Although most accountants have at least heard of the tax credit, few consider themselves experts on the subject. “They may not be comfortable applying it to their clients’ businesses because of the subjective nature of the R&D Tax Credit,” Schmidt says.
That’s where firms that specialize exclusively in R&D, like Black Line Group, can be especially helpful. Most aren’t looking to steal clients; instead, they’re willing to partner with a company’s accountant to provide a roadmap that will make filing for the credit easier in the future. Dynamic Group, for example, contracted with Black Line Group to handle the initial credit claim. Subsequent claims have gone directly through their longtime accountants. “Black Line worked directly with us internally, and also with our external accounting firm,” McGillivary explains. “Their philosophy is to come in and teach both the internal and the external team how to handle it. For us, this was a one-time occurrence.”
Terhaar and Mayer have often been called upon as consultants as well. And that is just fine, they both say. “I’ve consulted with companies so that they could go back to their accountants and use them in the future,” Mayer says. “People can be very loyal, and that’s a good thing.
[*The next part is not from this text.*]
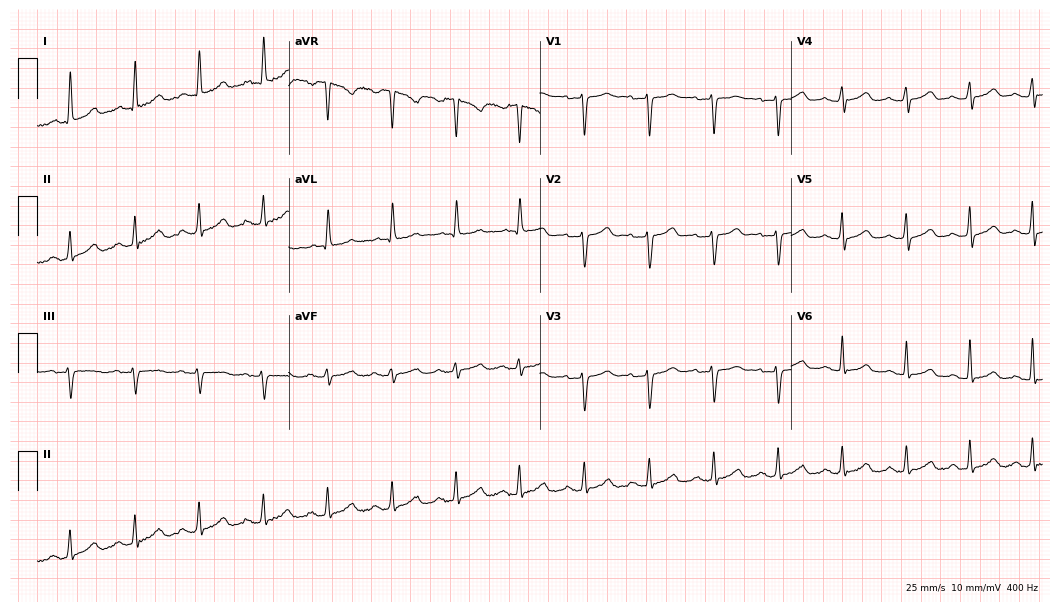
Standard 12-lead ECG recorded from a female patient, 53 years old (10.2-second recording at 400 Hz). None of these six findings is recorded: first-degree AV block, right bundle branch block, left bundle branch block, sinus bradycardia, atrial fibrillation, sinus tachycardia.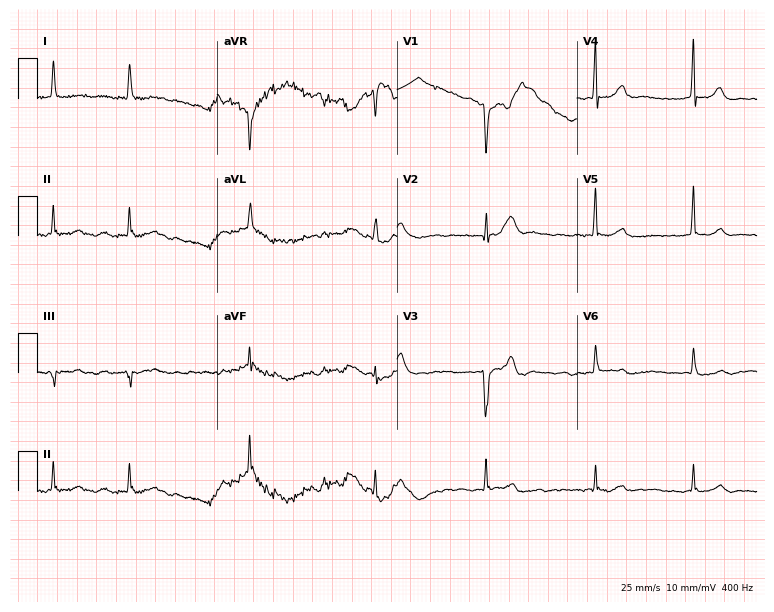
Standard 12-lead ECG recorded from a 76-year-old female. The tracing shows atrial fibrillation (AF).

We can work out the calculations with them so that they have something to follow in the future.”
Meier says they understand the process well enough now that her company can handle it in-house then pass the numbers to their accountant to include with the annual return. Already, they’ve been trying to streamline the process so that R&D can be tracked year round, not just at tax time. And looking to the future, they are pleased to know that they’ll be able to enjoy a substantial, dollar-for-dollar credit on their taxes every year.
“Any manufacturing company that isn’t doing this should look into it,” Meier says. “At least make the effort to see if it applies. There may be dollars there that they didn’t know about.”